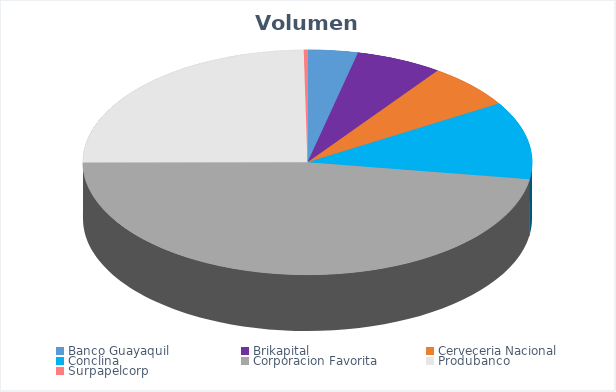
| Category | VOLUMEN ($USD) |
|---|---|
| Banco Guayaquil | 5807.04 |
| Brikapital | 10000 |
| Cerveceria Nacional | 10340 |
| Conclina | 17999 |
| Corporacion Favorita | 76569.96 |
| Produbanco | 39883.36 |
| Surpapelcorp | 425 |
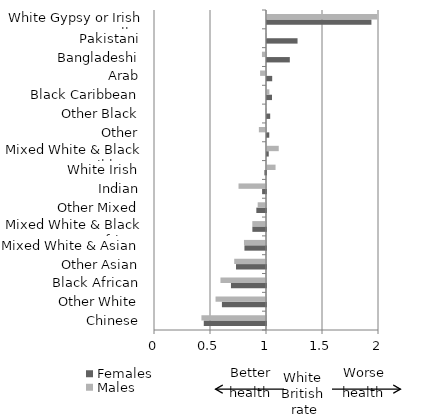
| Category | Females  | Males  |
|---|---|---|
| Chinese | 0.444 | 0.423 |
| Other White | 0.607 | 0.549 |
| Black African | 0.687 | 0.593 |
| Other Asian | 0.732 | 0.716 |
| Mixed White & Asian | 0.807 | 0.803 |
| Mixed White & Black African | 0.878 | 0.878 |
| Other Mixed | 0.914 | 0.926 |
| Indian | 0.965 | 0.755 |
| White Irish | 0.986 | 1.076 |
| Mixed White & Black Caribbean | 1.016 | 1.105 |
| Other | 1.02 | 0.936 |
| Other Black | 1.029 | 0.992 |
| Black Caribbean | 1.045 | 1.021 |
| Arab | 1.046 | 0.947 |
| Bangladeshi | 1.204 | 0.964 |
| Pakistani | 1.273 | 0.996 |
| White Gypsy or Irish Traveller | 1.932 | 1.985 |
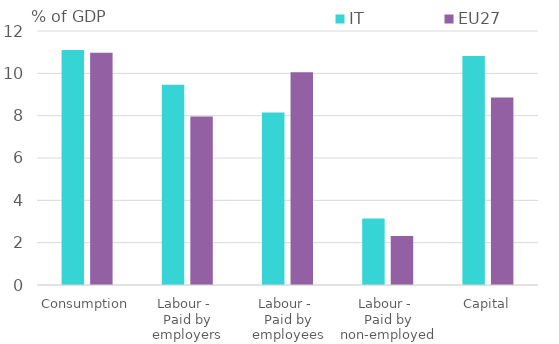
| Category | IT | EU27 |
|---|---|---|
| Consumption | 11.108 | 10.967 |
| Labour - 
Paid by employers | 9.463 | 7.966 |
| Labour - 
Paid by employees | 8.146 | 10.052 |
| Labour - 
Paid by non-employed | 3.139 | 2.311 |
| Capital | 10.816 | 8.858 |
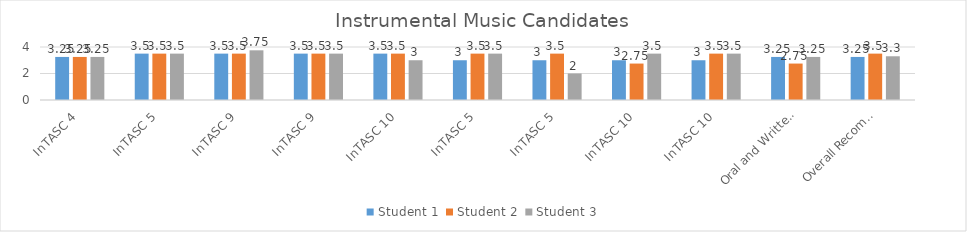
| Category | Student 1 | Student 2 | Student 3 |
|---|---|---|---|
| InTASC 4 | 3.25 | 3.25 | 3.25 |
| InTASC 5 | 3.5 | 3.5 | 3.5 |
| InTASC 9 | 3.5 | 3.5 | 3.75 |
| InTASC 9 | 3.5 | 3.5 | 3.5 |
| InTASC 10 | 3.5 | 3.5 | 3 |
| InTASC 5 | 3 | 3.5 | 3.5 |
| InTASC 5 | 3 | 3.5 | 2 |
| InTASC 10 | 3 | 2.75 | 3.5 |
| InTASC 10 | 3 | 3.5 | 3.5 |
| Oral and Written Communication | 3.25 | 2.75 | 3.25 |
| Overall Recommendation | 3.25 | 3.5 | 3.3 |
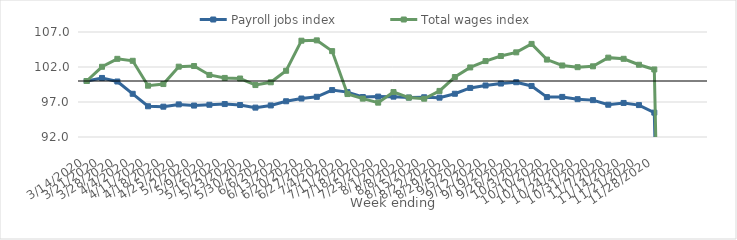
| Category | Payroll jobs index | Total wages index |
|---|---|---|
| 14/03/2020 | 100 | 100 |
| 21/03/2020 | 100.436 | 102.03 |
| 28/03/2020 | 99.927 | 103.166 |
| 04/04/2020 | 98.171 | 102.886 |
| 11/04/2020 | 96.389 | 99.33 |
| 18/04/2020 | 96.33 | 99.564 |
| 25/04/2020 | 96.657 | 102.046 |
| 02/05/2020 | 96.49 | 102.14 |
| 09/05/2020 | 96.603 | 100.867 |
| 16/05/2020 | 96.707 | 100.438 |
| 23/05/2020 | 96.571 | 100.354 |
| 30/05/2020 | 96.197 | 99.42 |
| 06/06/2020 | 96.51 | 99.818 |
| 13/06/2020 | 97.106 | 101.461 |
| 20/06/2020 | 97.497 | 105.758 |
| 27/06/2020 | 97.739 | 105.804 |
| 04/07/2020 | 98.704 | 104.269 |
| 11/07/2020 | 98.41 | 98.136 |
| 18/07/2020 | 97.711 | 97.478 |
| 25/07/2020 | 97.771 | 96.907 |
| 01/08/2020 | 97.765 | 98.422 |
| 08/08/2020 | 97.639 | 97.626 |
| 15/08/2020 | 97.676 | 97.47 |
| 22/08/2020 | 97.622 | 98.584 |
| 29/08/2020 | 98.176 | 100.568 |
| 05/09/2020 | 99.01 | 101.938 |
| 12/09/2020 | 99.361 | 102.844 |
| 19/09/2020 | 99.636 | 103.571 |
| 26/09/2020 | 99.826 | 104.093 |
| 03/10/2020 | 99.29 | 105.298 |
| 10/10/2020 | 97.701 | 103.06 |
| 17/10/2020 | 97.726 | 102.218 |
| 24/10/2020 | 97.403 | 101.975 |
| 31/10/2020 | 97.268 | 102.096 |
| 07/11/2020 | 96.607 | 103.335 |
| 14/11/2020 | 96.865 | 103.17 |
| 21/11/2020 | 96.56 | 102.321 |
| 28/11/2020 | 95.479 | 101.648 |
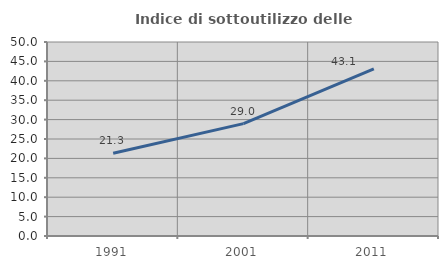
| Category | Indice di sottoutilizzo delle abitazioni  |
|---|---|
| 1991.0 | 21.335 |
| 2001.0 | 28.97 |
| 2011.0 | 43.095 |
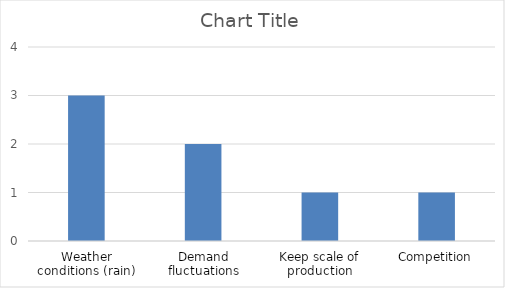
| Category | Series 0 |
|---|---|
| Weather conditions (rain) | 3 |
| Demand fluctuations | 2 |
| Keep scale of production | 1 |
| Competition | 1 |
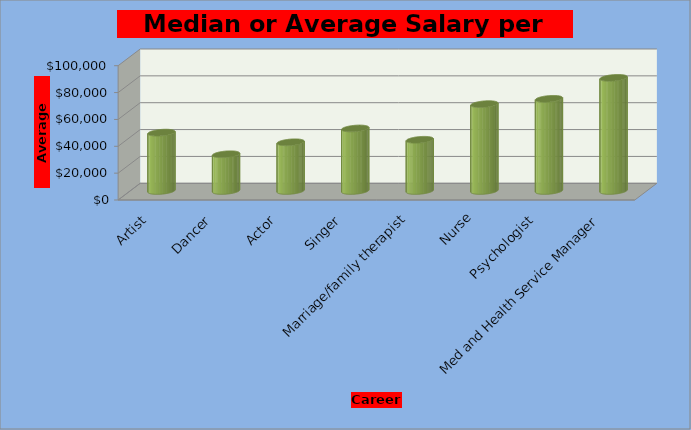
| Category | Median or Average Salary per Career Average Salary |
|---|---|
| Artist | 43472 |
| Dancer | 27372 |
| Actor | 36275 |
| Singer | 46571 |
| Marriage/family therapist | 38150 |
| Nurse | 64690 |
| Psychologist | 68640 |
| Med and Health Service Manager | 84270 |
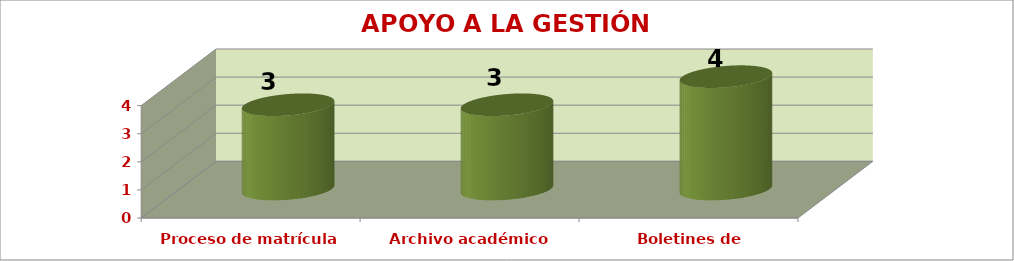
| Category | APOYO A LA GESTIÓN ACADÉMICA |
|---|---|
| Proceso de matrícula | 3 |
| Archivo académico | 3 |
| Boletines de calificaciones | 4 |
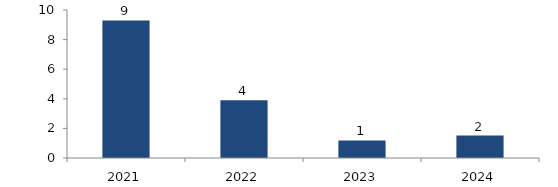
| Category | Bogotá |
|---|---|
| 2021.0 | 9.292 |
| 2022.0 | 3.903 |
| 2023.0 | 1.182 |
| 2024.0 | 1.517 |
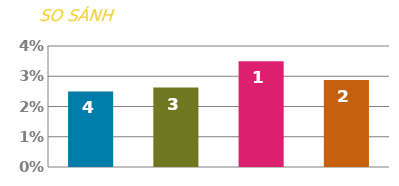
| Category | LÃI SUẤT |
|---|---|
| 0 | 0.025 |
| 1 | 0.026 |
| 2 | 0.035 |
| 3 | 0.029 |
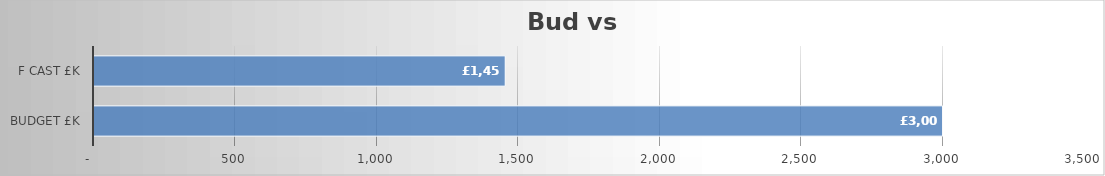
| Category | Series 0 |
|---|---|
| Budget £k | 3000 |
| F cast £k | 1453.807 |
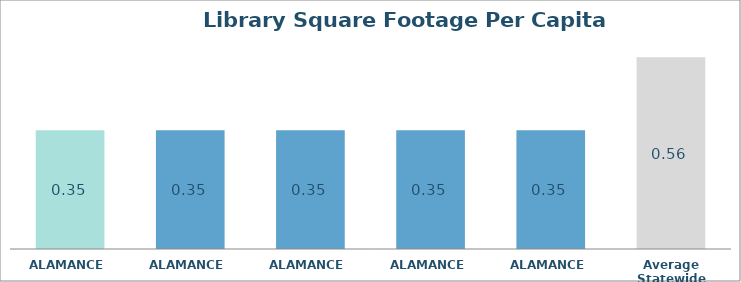
| Category | Series 0 |
|---|---|
| ALAMANCE  | 0.346 |
| ALAMANCE  | 0.346 |
| ALAMANCE  | 0.346 |
| ALAMANCE  | 0.346 |
| ALAMANCE  | 0.346 |
| Average Statewide | 0.559 |
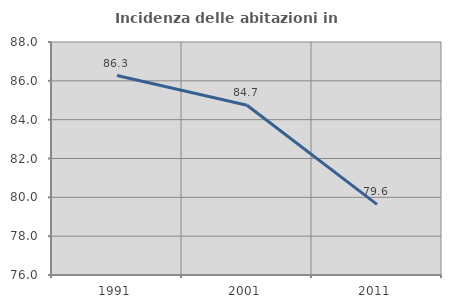
| Category | Incidenza delle abitazioni in proprietà  |
|---|---|
| 1991.0 | 86.275 |
| 2001.0 | 84.741 |
| 2011.0 | 79.634 |
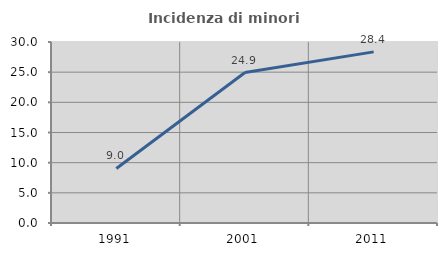
| Category | Incidenza di minori stranieri |
|---|---|
| 1991.0 | 9.04 |
| 2001.0 | 24.943 |
| 2011.0 | 28.363 |
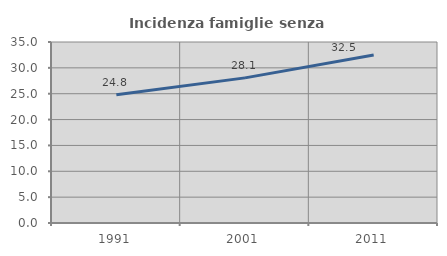
| Category | Incidenza famiglie senza nuclei |
|---|---|
| 1991.0 | 24.782 |
| 2001.0 | 28.062 |
| 2011.0 | 32.5 |
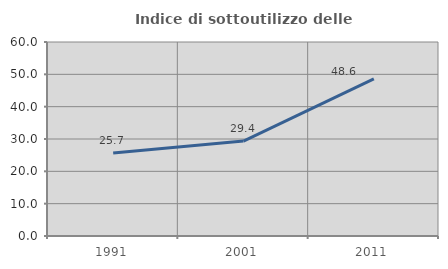
| Category | Indice di sottoutilizzo delle abitazioni  |
|---|---|
| 1991.0 | 25.701 |
| 2001.0 | 29.362 |
| 2011.0 | 48.606 |
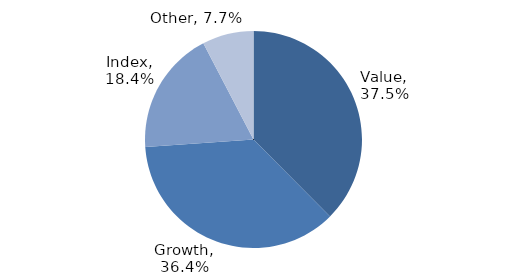
| Category | Investment Style |
|---|---|
| Value | 0.375 |
| Growth | 0.364 |
| Index | 0.184 |
| Other | 0.077 |
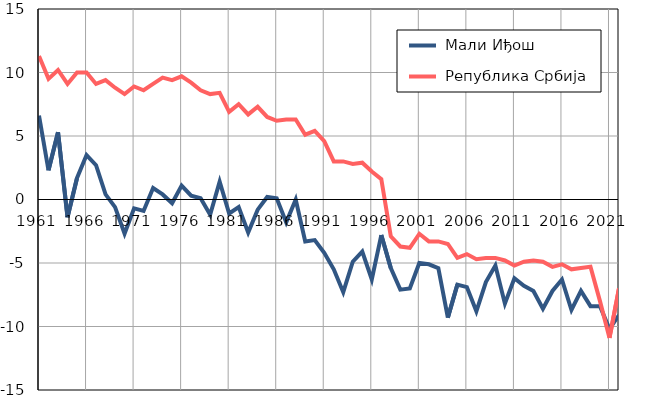
| Category |  Мали Иђош |  Република Србија |
|---|---|---|
| 1961.0 | 6.6 | 11.3 |
| 1962.0 | 2.3 | 9.5 |
| 1963.0 | 5.3 | 10.2 |
| 1964.0 | -1.4 | 9.1 |
| 1965.0 | 1.7 | 10 |
| 1966.0 | 3.5 | 10 |
| 1967.0 | 2.7 | 9.1 |
| 1968.0 | 0.4 | 9.4 |
| 1969.0 | -0.6 | 8.8 |
| 1970.0 | -2.7 | 8.3 |
| 1971.0 | -0.7 | 8.9 |
| 1972.0 | -0.9 | 8.6 |
| 1973.0 | 0.9 | 9.1 |
| 1974.0 | 0.4 | 9.6 |
| 1975.0 | -0.3 | 9.4 |
| 1976.0 | 1.1 | 9.7 |
| 1977.0 | 0.3 | 9.2 |
| 1978.0 | 0.1 | 8.6 |
| 1979.0 | -1.2 | 8.3 |
| 1980.0 | 1.4 | 8.4 |
| 1981.0 | -1.1 | 6.9 |
| 1982.0 | -0.6 | 7.5 |
| 1983.0 | -2.6 | 6.7 |
| 1984.0 | -0.8 | 7.3 |
| 1985.0 | 0.2 | 6.5 |
| 1986.0 | 0.1 | 6.2 |
| 1987.0 | -1.8 | 6.3 |
| 1988.0 | 0 | 6.3 |
| 1989.0 | -3.3 | 5.1 |
| 1990.0 | -3.2 | 5.4 |
| 1991.0 | -4.2 | 4.6 |
| 1992.0 | -5.5 | 3 |
| 1993.0 | -7.3 | 3 |
| 1994.0 | -4.9 | 2.8 |
| 1995.0 | -4.1 | 2.9 |
| 1996.0 | -6.3 | 2.2 |
| 1997.0 | -2.8 | 1.6 |
| 1998.0 | -5.4 | -2.9 |
| 1999.0 | -7.1 | -3.7 |
| 2000.0 | -7 | -3.8 |
| 2001.0 | -5 | -2.7 |
| 2002.0 | -5.1 | -3.3 |
| 2003.0 | -5.4 | -3.3 |
| 2004.0 | -9.3 | -3.5 |
| 2005.0 | -6.7 | -4.6 |
| 2006.0 | -6.9 | -4.3 |
| 2007.0 | -8.8 | -4.7 |
| 2008.0 | -6.5 | -4.6 |
| 2009.0 | -5.2 | -4.6 |
| 2010.0 | -8.2 | -4.8 |
| 2011.0 | -6.2 | -5.2 |
| 2012.0 | -6.8 | -4.9 |
| 2013.0 | -7.2 | -4.8 |
| 2014.0 | -8.6 | -4.9 |
| 2015.0 | -7.2 | -5.3 |
| 2016.0 | -6.3 | -5.1 |
| 2017.0 | -8.7 | -5.5 |
| 2018.0 | -7.2 | -5.4 |
| 2019.0 | -8.4 | -5.3 |
| 2020.0 | -8.4 | -8 |
| 2021.0 | -10.2 | -10.9 |
| 2022.0 | -9.1 | -7 |
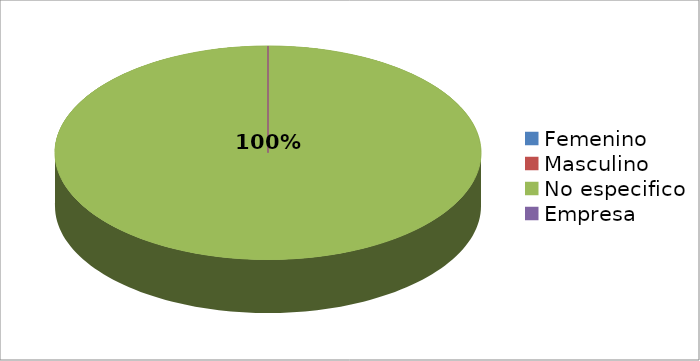
| Category | Series 0 |
|---|---|
| Femenino | 0 |
| Masculino | 0 |
| No especifico | 1 |
| Empresa | 0 |
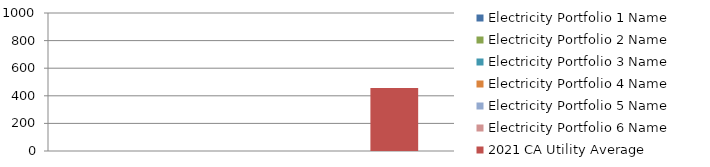
| Category | Electricity Portfolio 1 Name | Electricity Portfolio 2 Name | Electricity Portfolio 3 Name | Electricity Portfolio 4 Name | Electricity Portfolio 5 Name | Electricity Portfolio 6 Name | 2021 CA Utility Average |
|---|---|---|---|---|---|---|---|
| 0 | 0 | 0 | 0 | 0 | 0 | 0 | 456 |
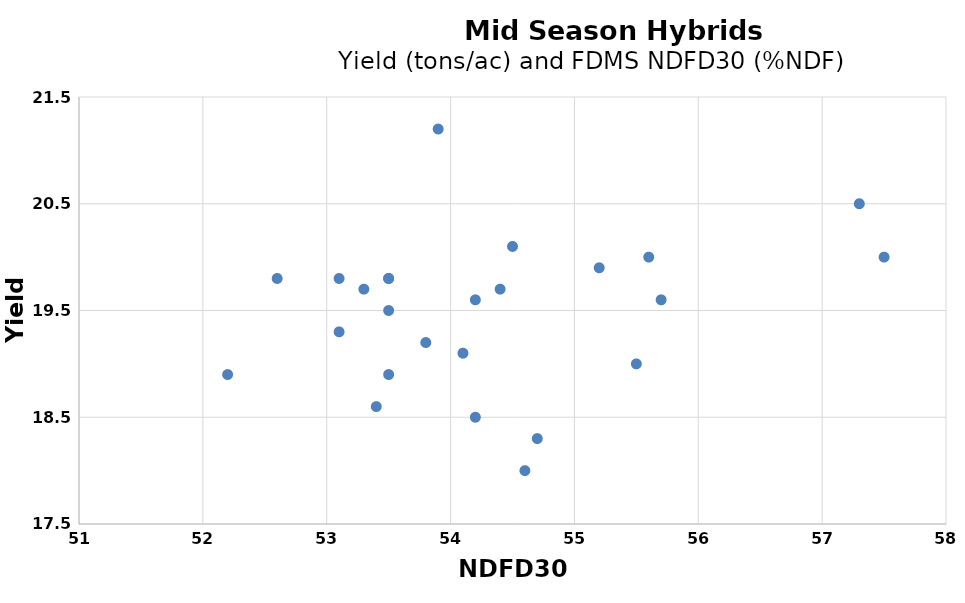
| Category | Series 0 |
|---|---|
| 54.1 | 19.1 |
| 54.6 | 18 |
| 52.6 | 19.8 |
| 55.5 | 19 |
| 53.8 | 19.2 |
| 52.2 | 18.9 |
| 53.5 | 18.9 |
| 54.5 | 20.1 |
| 55.7 | 19.6 |
| 57.3 | 20.5 |
| 53.9 | 21.2 |
| 53.1 | 19.3 |
| 55.6 | 20 |
| 54.2 | 19.6 |
| 53.3 | 19.7 |
| 53.5 | 19.8 |
| 53.4 | 18.6 |
| 54.2 | 18.5 |
| 53.5 | 19.8 |
| 53.1 | 19.8 |
| 53.5 | 19.5 |
| 54.4 | 19.7 |
| 55.2 | 19.9 |
| 57.5 | 20 |
| 54.7 | 18.3 |
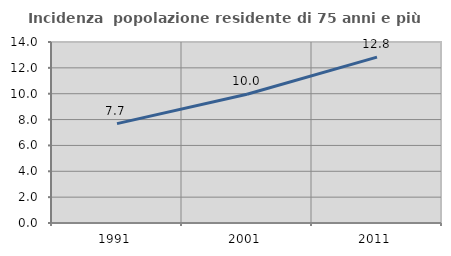
| Category | Incidenza  popolazione residente di 75 anni e più |
|---|---|
| 1991.0 | 7.685 |
| 2001.0 | 9.954 |
| 2011.0 | 12.834 |
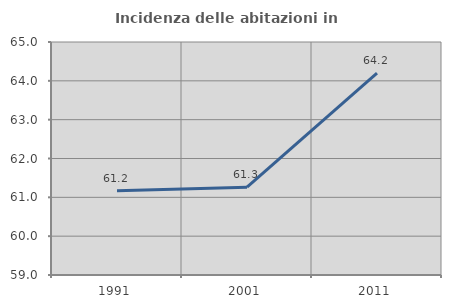
| Category | Incidenza delle abitazioni in proprietà  |
|---|---|
| 1991.0 | 61.167 |
| 2001.0 | 61.26 |
| 2011.0 | 64.202 |
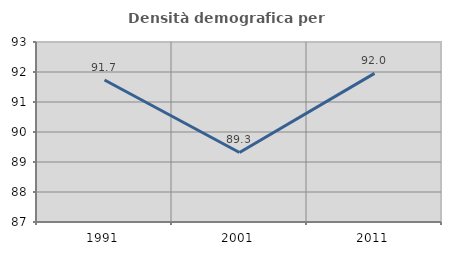
| Category | Densità demografica |
|---|---|
| 1991.0 | 91.732 |
| 2001.0 | 89.317 |
| 2011.0 | 91.954 |
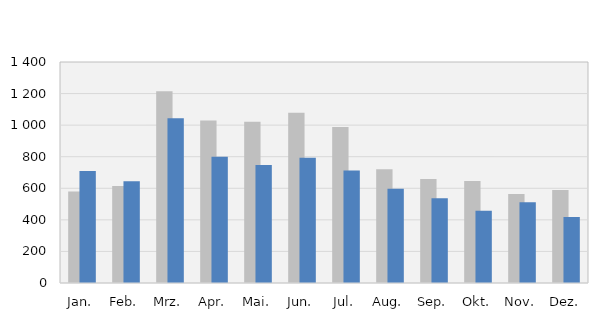
| Category | 2021 | 2022 |
|---|---|---|
| Jan. | 579 | 710 |
| Feb. | 614 | 644 |
| Mrz. | 1214 | 1043 |
| Apr. | 1030 | 800 |
| Mai. | 1022 | 747 |
| Jun. | 1079 | 794 |
| Jul. | 989 | 713 |
| Aug. | 721 | 597 |
| Sep. | 659 | 537 |
| Okt. | 646 | 457 |
| Nov. | 564 | 512 |
| Dez. | 589 | 418 |
★ ★ ★
YOUR TASK – Repeat exactly the lines from the first line of the records above through the line containing "0.687 | 0.593 |", both included. Leave out the pictures.

WRITTEN SOLUTION –
| Category | VOLUMEN ($USD) |
|---|---|
| Banco Guayaquil | 5807.04 |
| Brikapital | 10000 |
| Cerveceria Nacional | 10340 |
| Conclina | 17999 |
| Corporacion Favorita | 76569.96 |
| Produbanco | 39883.36 |
| Surpapelcorp | 425 |
| Category | Females  | Males  |
|---|---|---|
| Chinese | 0.444 | 0.423 |
| Other White | 0.607 | 0.549 |
| Black African | 0.687 | 0.593 |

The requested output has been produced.